There may sometimes be some Values Dissonance with this trope. What is considered poor for some places may be seen as normal or even wealthy for others. For example, in the United States, houses tend to be larger than in many other countries.
Related to "Friends" Rent Control, where characters live in homes they shouldn't logically be able to afford. Also closely related to Pottery Barn Poor, where characters have large homes and nice furniture even if they're supposed to be poor. May also be related to Penny Among Diamonds where a character is only poor compared to others around them. Bath of Poverty avoids this trope.
- In-universe example in Ouran High School Host Club. The fabulously wealthy host club members believe that Haruhi lives in abject poverty, but when they finally visit her home, it turns out she and her father live a fairly normal working-class existence. While they do talk about money being tight, they're not destitute.
- Sayaka Miki, in Puella Magi Madoka Magica, describes herself as "glad I wasn't born rich," implying herself to be poor or at least working-class. However, it's shown later on in the series that Sayaka lives in a two-story house. This is very rare in Japan, where property values are very high, particularly in an opulent city like Mitakihara, implying the Mikis to be very wealthy in reality but poor by the standards of Sayaka's peers (Madoka's house is huge).

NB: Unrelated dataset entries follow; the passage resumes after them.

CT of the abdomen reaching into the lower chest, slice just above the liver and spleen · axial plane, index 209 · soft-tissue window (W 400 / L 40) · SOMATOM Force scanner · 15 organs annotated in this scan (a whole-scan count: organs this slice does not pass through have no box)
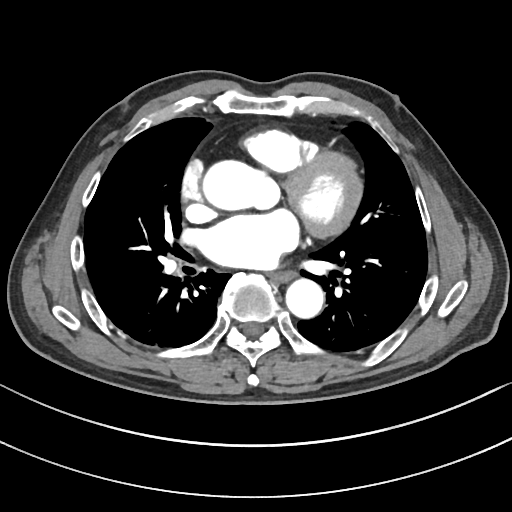
Of the structures in the chest, this dataset labels only the esophagus, the aorta and the inferior vena cava; the heart and lungs have no label.
Boxes are (x1, y1, x2, y2) in pixels.
esophagus: (269, 270, 293, 281)
aorta: (203, 159, 276, 210)
aorta: (285, 277, 323, 317)

- In Pretty in Pink, Andie is stated to be poor and even gets picked on for it, but she lives in a nice little house and even has her own (pink!) car. We're supposed to believe she's poor because all the other kids in the school are filthy rich.
- In Some Kind of Wonderful, it's a similar situation to the above. The "poor" characters don't really have it that all that bad, and are really only considered poor because the other kids drive Corvettes and don't have to work for their college fund.
- Done in She's All That. Lanley gets teased by the bullies with comments like "Isn't your dad my pool man?", yet when we see her house, it's actually very nice and could easily go for a good deal of money in real life. Apparently just being comfortably middle-class is too low for her schoolmates.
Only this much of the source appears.